- First tankōbon volume cover

ヤンキー君と白杖ガール (Yankī-kun to Hakujō Gāru)
- Genre: Romantic comedy; Coming-of-age;
- Written by: Uoyama
- Published by: Media Factory
- English publisher: NA: Viz Media;
- Imprint: MF Comics
- Magazine: Niconico Seiga; Pixiv; Manga Hack;
- Original run: June 24, 2018 – February 26, 2022
- Volumes: 8

Koi Desu! Yankee-kun to Hakujō Girl
- Directed by: Hidemi Uchida; Shunsuke Kariyama;
- Produced by: Masahiro Mori; Reina Oda; Kaori Suzuki;
- Written by: Yūko Matsuda
- Music by: Masahiro Tokuda
- Original network: NNS (Nippon TV)
- Original run: October 6, 2021 – December 15, 2021
- Episodes: 10

= Love's in Sight! =

Japanese manga series

Love's in Sight! (ヤンキー君と白杖ガール, Yankī-kun to Hakujō Gāru) is a Japanese four-panel manga series written and illustrated by Uoyama. It was serialized online via Niconico Seiga and Pixiv from June 2018 to February 2022, with its chapters collected into eight tankōbon volumes. A television drama adaptation aired from October to December 2021.

==Media==
===Manga===
Written and illustrated by Uoyama, Love's in Sight! began serialization on Niconico Seiga and Pixiv on June 24, 2018. It also began publication on the Manga Hack website in August 2018. The series ended serialization on February 26, 2022. Media Factory compiled the chapters into eight tankōbon volumes, published from January 2019 to May 2022.

In June 2022, Viz Media announced that it will publish the series in English starting in Q2 2023.

====Volumes====

| No. | Original release date | Original ISBN | English release date | English ISBN |
|---|---|---|---|---|
| 1 | January 23, 2019 | 978-4-04-065485-0 | April 18, 2023 | 978-1-9747-3681-2 |
| 2 | June 22, 2019 | 978-4-04-065831-5 | June 20, 2023 | 978-1-9747-3748-2 |
| 3 | November 22, 2019 | 978-4-04-064253-6 | August 15, 2023 | 978-1-9747-3754-3 |
| 4 | June 23, 2020 | 978-4-04-064619-0 | October 17, 2023 | 978-1-9747-3755-0 |
| 5 | December 23, 2020 | 978-4-04-064910-8 | December 19, 2023 | 978-1-9747-3756-7 |
| 6 | July 21, 2021 | 978-4-04-680476-1 | March 19, 2024 | 978-1-9747-3757-4 |
| 7 | December 23, 2021 | 978-4-04-680952-0 | June 11, 2024 | 978-1-9747-3758-1 |
| 8 | May 23, 2022 | 978-4-04-681443-2 | September 10, 2024 | 978-1-9747-4883-9 |

===Drama===
A television drama adaptation was announced in July 2021, starring Hana Sugisaki.

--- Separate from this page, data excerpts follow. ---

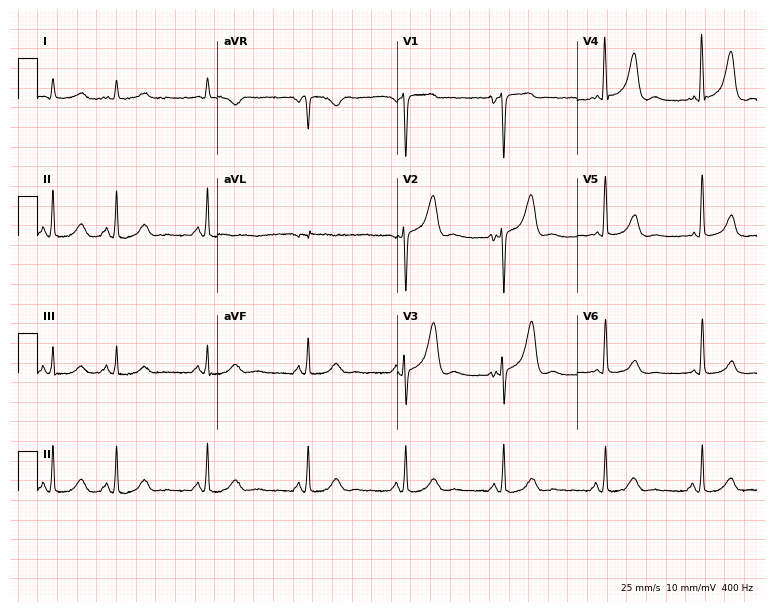
ECG — a 78-year-old male patient. Screened for six findings — first-degree AV block, right bundle branch block, left bundle branch block, sinus bradycardia, atrial fibrillation, sinus tachycardia — none is recorded. Other findings, if any, are not listed.
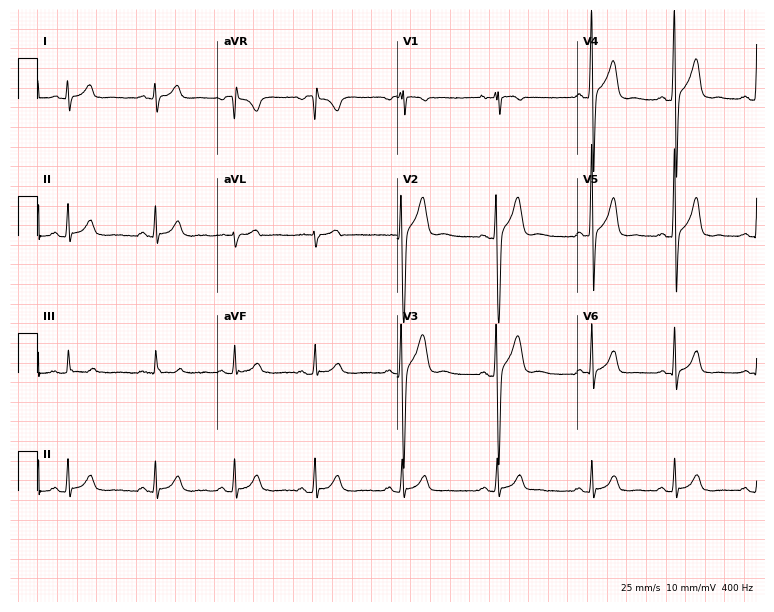
Resting 12-lead electrocardiogram (7.3-second recording at 400 Hz). Patient: a 27-year-old male. None of these six findings is recorded: first-degree AV block, right bundle branch block (RBBB), left bundle branch block (LBBB), sinus bradycardia, atrial fibrillation (AF), sinus tachycardia. Only these six findings were labelled.
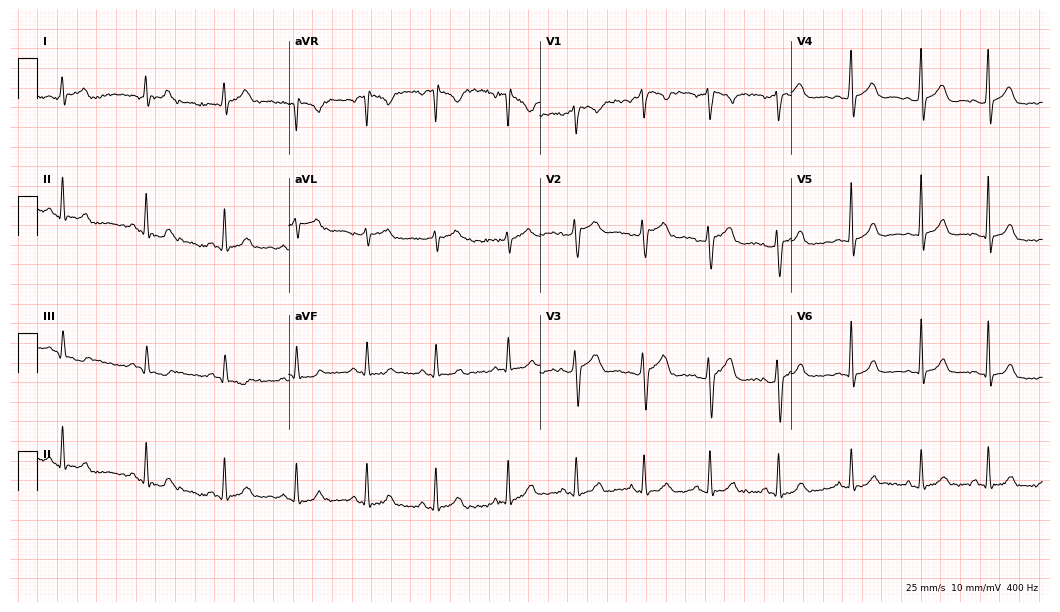
12-lead ECG from a 26-year-old female patient (10.2-second recording at 400 Hz). Recorded interpretation: within normal limits.
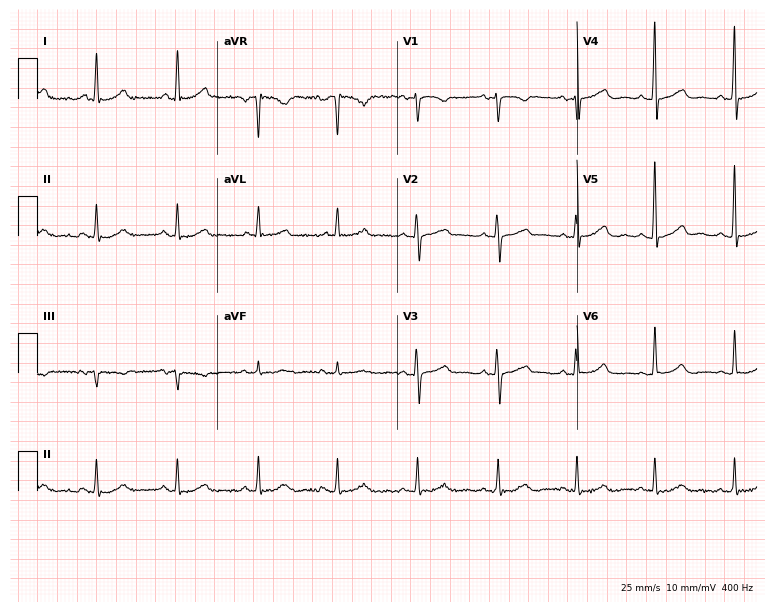
Standard 12-lead ECG recorded from a female, 61 years old. Read as a normal ECG.
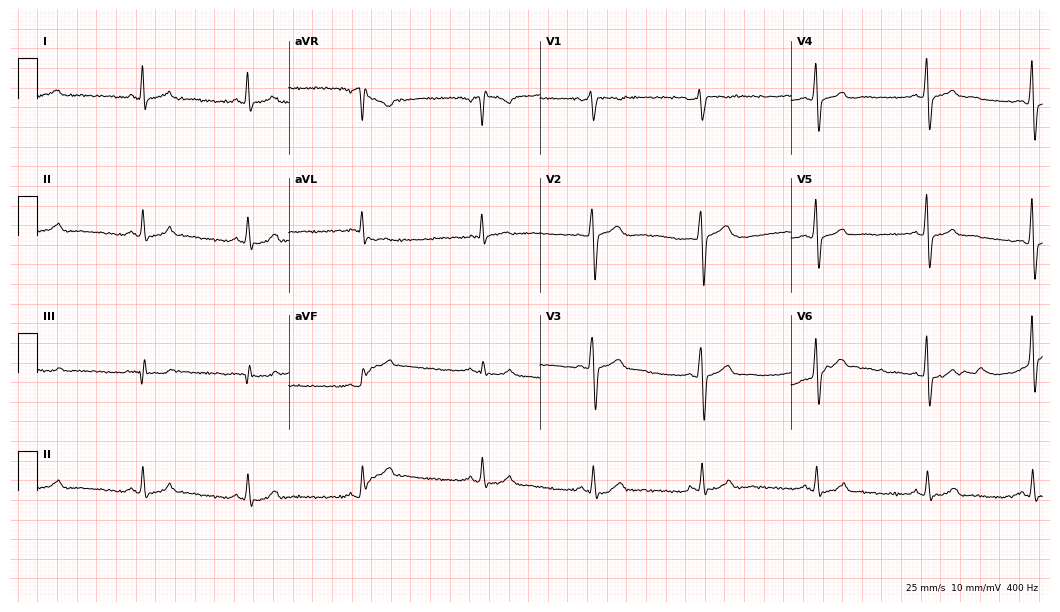
Resting 12-lead electrocardiogram. Patient: a 38-year-old male. None of these six findings is recorded: first-degree AV block, right bundle branch block, left bundle branch block, sinus bradycardia, atrial fibrillation, sinus tachycardia. Other findings, if any, are not listed.
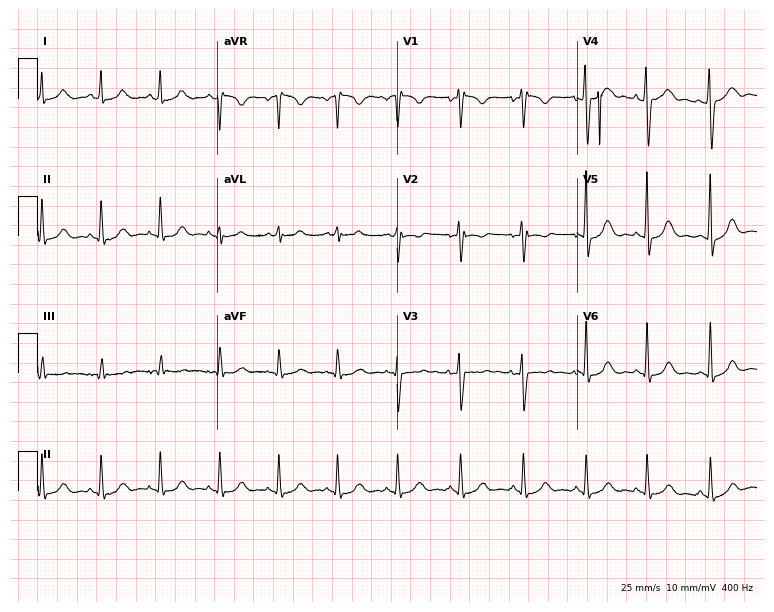
12-lead ECG (7.3-second recording at 400 Hz) from a 40-year-old woman. Labelled as a normal ECG.

Titled Koi Desu! Yankee-kun to Hakujō Girl (恋です！〜ヤンキー君と白杖ガール〜), the series is directed by Hidemi Uchida and Shunsuke Kariyama, based on a screenplay by Yūko Matsuda. Masahiro Tokuda composed the music, while Masahiro Mori, Reina Oda, and Kaori Suzuki served as the series' producers. It aired on Nippon TV's NNS network from October 6 to December 15, 2021. The theme song is "Kotae Awase" (こたえあわせ) by Juju.

A three-episode spin-off drama, titled Kurokawa Morio, Arubaito Sagashitemasu! (黒川森生、アルバイト探してますっ！), was released on Hulu from November 10 to December 8, 2021.

A Malaysian adaptation, titled Dari Mata Turun Ke Hati, was announced in August 2024 as a deal between Nippon TV and Astro. The series premiered on Astro Ria on August 12, 2024.

==Reception==
In 2019, Love's in Sight! ranked fourteenth at the fifth Next Manga Awards in the web manga category. In 2022, the series was nominated at the 46th Kodansha Manga Awards in the general category. In 2023, the series was listed by the New York Public Library among its Best Books for Teens that year.